The Brocken Spectre
Most air travelers have observed glories in the vicinity of their aircraft's shadow on the clouds below. The glory is a part of a phenomenon familiar to mountaineers who know it as the Brocken Spectre.
According to legend, the name came from the unhappy circumstance of a climber on northern Germany's highest mountain, the Brocken. Working his way across a narrow precipice, the climber was startled by the sudden appearance in the nearby mists of a human figure with a ring of light around its head. Frightened, the climber fell to his death. If this event really took place, it was the climber's own shadow that he saw, and the ring of light was his own "glory" ring.
Two requirements must be met if one is to see her or his own glory. One must look exactly in the anti-solar direction and there must be many water droplets in the region where the glory is to appear. Since the shadow of one's own head appears only in the anti-solar direction, it makes sense that the glory ring will always be in the vicinity of the head's shadow.
Glories are common in high-latitude regions where the low sun angle allows a person to easily come between the sun and a fog or cloud bank. But glories are most easily seen when one is riding on the shadow side of an aircraft above the clouds. The clouds below provide the necessary water droplets.
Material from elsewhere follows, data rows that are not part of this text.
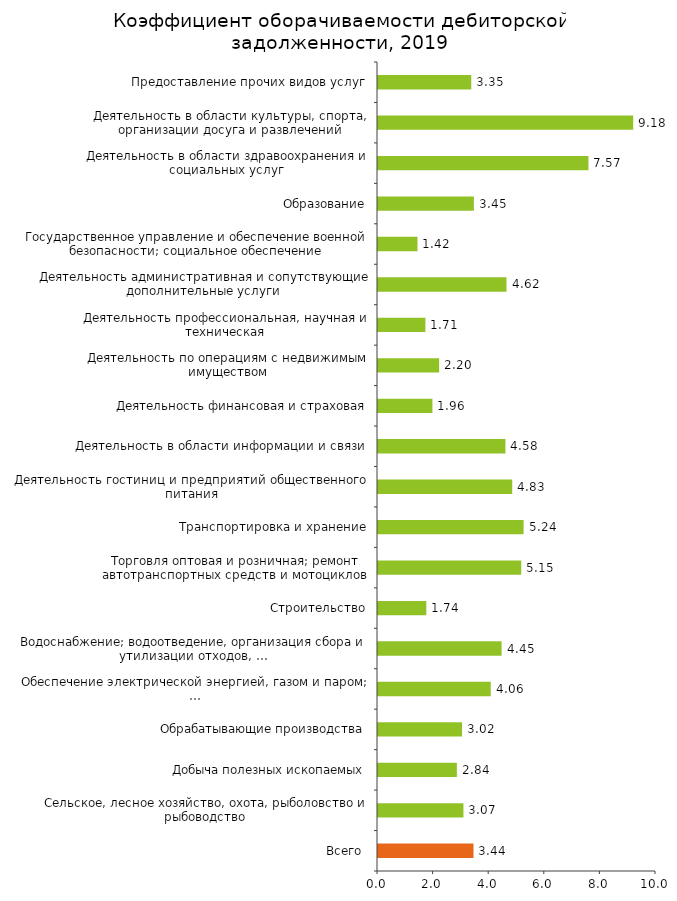
| Category | Series 0 |
|---|---|
| Всего  | 3.435 |
| Сельское, лесное хозяйство, охота, рыболовство и рыбоводство | 3.073 |
| Добыча полезных ископаемых | 2.837 |
| Обрабатывающие производства | 3.023 |
| Обеспечение электрической энергией, газом и паром; … | 4.056 |
| Водоснабжение; водоотведение, организация сбора и утилизации отходов, … | 4.446 |
| Строительство | 1.738 |
| Торговля оптовая и розничная; ремонт автотранспортных средств и мотоциклов | 5.152 |
| Транспортировка и хранение | 5.238 |
| Деятельность гостиниц и предприятий общественного питания | 4.827 |
| Деятельность в области информации и связи | 4.584 |
| Деятельность финансовая и страховая | 1.957 |
| Деятельность по операциям с недвижимым имуществом | 2.199 |
| Деятельность профессиональная, научная и техническая | 1.705 |
| Деятельность административная и сопутствующие дополнительные услуги | 4.623 |
| Государственное управление и обеспечение военной безопасности; социальное обеспечение | 1.42 |
| Образование | 3.448 |
| Деятельность в области здравоохранения и социальных услуг | 7.57 |
| Деятельность в области культуры, спорта, организации досуга и развлечений | 9.18 |
| Предоставление прочих видов услуг | 3.354 |

The glory ring is caused by the phenomenon called diffraction. Sunlight penetrates individual water droplets, be they in rain, fog or clouds, and reflects off the back sides of the droplets. Some of the light emerges from the droplet to come back essentially toward the sun. But the sunlight coming back toward the sun from the different raindrops interferes with itself to create circular zones of darkness and brightness. The diameter of the zone for each color of light is different. Consequently, the glory an airplane passenger sees always is red on the outside, just as is a primary rainbow. If more than one glory is seen, the color pattern repeats, red always being outermost.